- Task objective
In the answer, each line must appear exactly as in the records, and no picture may appear.

- Records for this exercise
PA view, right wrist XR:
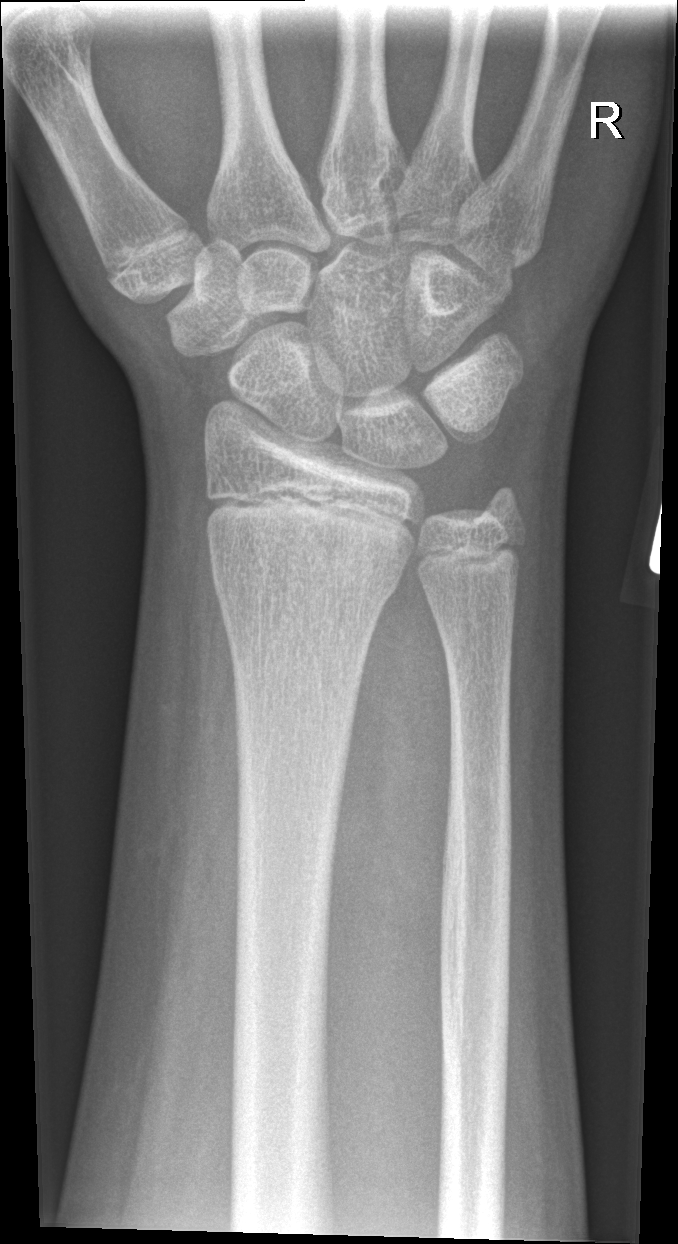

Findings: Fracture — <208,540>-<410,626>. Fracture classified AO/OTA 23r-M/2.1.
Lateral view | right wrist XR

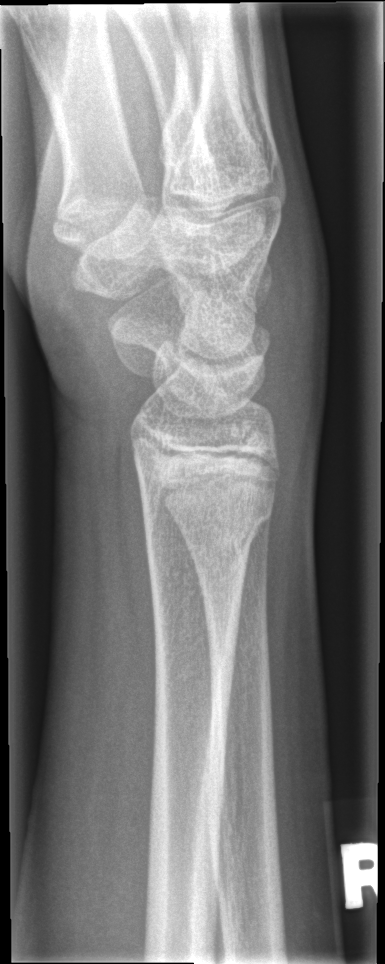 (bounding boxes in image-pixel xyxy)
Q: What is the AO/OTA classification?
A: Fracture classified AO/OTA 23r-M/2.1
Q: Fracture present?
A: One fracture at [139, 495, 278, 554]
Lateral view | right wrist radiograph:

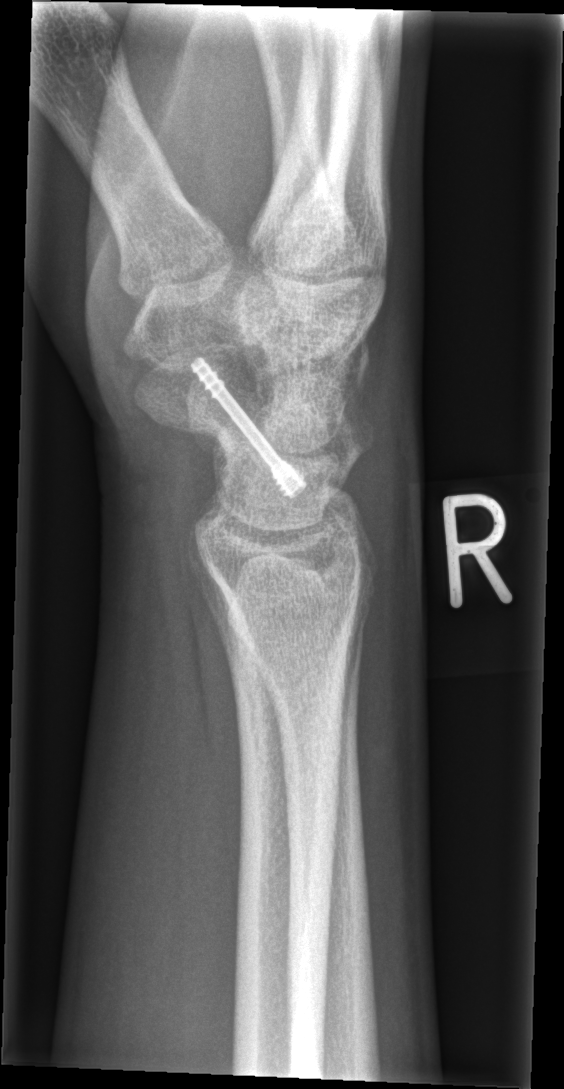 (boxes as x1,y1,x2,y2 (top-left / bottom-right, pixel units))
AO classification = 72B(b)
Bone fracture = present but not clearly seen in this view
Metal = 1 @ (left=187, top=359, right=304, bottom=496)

- Answer for this exercise
PA view, right wrist XR:

Findings: Fracture — <208,540>-<410,626>. Fracture classified AO/OTA 23r-M/2.1.
Lateral view | right wrist XR

 (bounding boxes in image-pixel xyxy)
Q: What is the AO/OTA classification?
A: Fracture classified AO/OTA 23r-M/2.1
Q: Fracture present?
A: One fracture at [139, 495, 278, 554]
Lateral view | right wrist radiograph:

 (boxes as x1,y1,x2,y2 (top-left / bottom-right, pixel units))
AO classification = 72B(b)
Bone fracture = present but not clearly seen in this view
Metal = 1 @ (left=187, top=359, right=304, bottom=496)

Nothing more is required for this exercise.